Example Datasets

Yellowbrick hosts several datasets wrangled from the UCI Machine Learning Repository to present the examples in this section. If you haven't downloaded the data, you can do so by running:

$ python -m yellowbrick.download

This should create a folder called data in your current working directory with all of the datasets. You can load a specified dataset with pandas.read_csv as follows:

import pandas as pd

data = pd.read_csv('data/concrete/concrete.csv')

The following code snippet can be found at the top of the examples/examples.ipynb notebok in Yellowbrick. Please reference this code when trying to load a specific data set:

from yellowbrick.download import download_all

## The path to the test data sets
FIXTURES  = os.path.join(os.getcwd(), "data")

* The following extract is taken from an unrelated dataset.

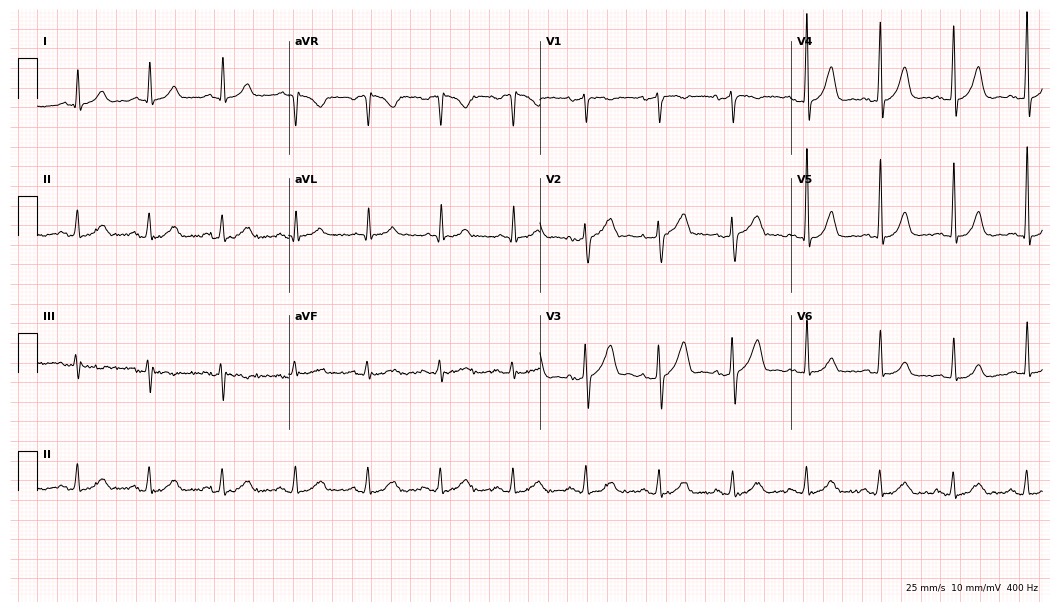
Resting 12-lead electrocardiogram (10.2-second recording at 400 Hz). Patient: a male, 66 years old. None of these six findings is recorded: first-degree AV block, right bundle branch block, left bundle branch block, sinus bradycardia, atrial fibrillation, sinus tachycardia. Other findings, if any, are not listed.

## Dataset loading mechanisms
datasets = {
    "bikeshare": os.path.join(FIXTURES, "bikeshare", "bikeshare.csv"),
    "concrete": os.path.join(FIXTURES, "concrete", "concrete.csv"),
    "credit": os.path.join(FIXTURES, "credit", "credit.csv"),
    "energy": os.path.join(FIXTURES, "energy", "energy.csv"),
    "game": os.path.join(FIXTURES, "game", "game.csv"),
    "mushroom": os.path.join(FIXTURES, "mushroom", "mushroom.csv"),
    "occupancy": os.path.join(FIXTURES, "occupancy", "occupancy.csv"),
}


def load_data(name, download=True):
    """
    Loads and wrangles the passed in dataset by name.
    If download is specified, this method will download any missing files.
    """

    # Get the path from the datasets
    path = datasets[name]

    # Check if the data exists, otherwise download or raise
    if not os.path.exists(path):
        if download:
            download_all()
        else:
            raise ValueError((
                "'{}' dataset has not been downloaded, "
                "use the download.py module to fetch datasets"
            ).format(name))


    # Return the data frame
    return pd.read_csv(path)

Note that most of the examples currently use one or more of the listed datasets for their examples (unless specifically shown otherwise). Each dataset has a README.md with detailed information about the data source, attributes, and target. Here is a complete listing of all datasets in Yellowbrick and their associated analytical tasks:

  • bikeshare: suitable for regression
  • concrete: suitable for regression
  • credit: suitable for classification/clustering
  • energy: suitable for regression
  • game: suitable for classification
  • hobbies: suitable for text analysis
  • mushroom: suitable for classification/clustering
  • occupancy: suitable for classification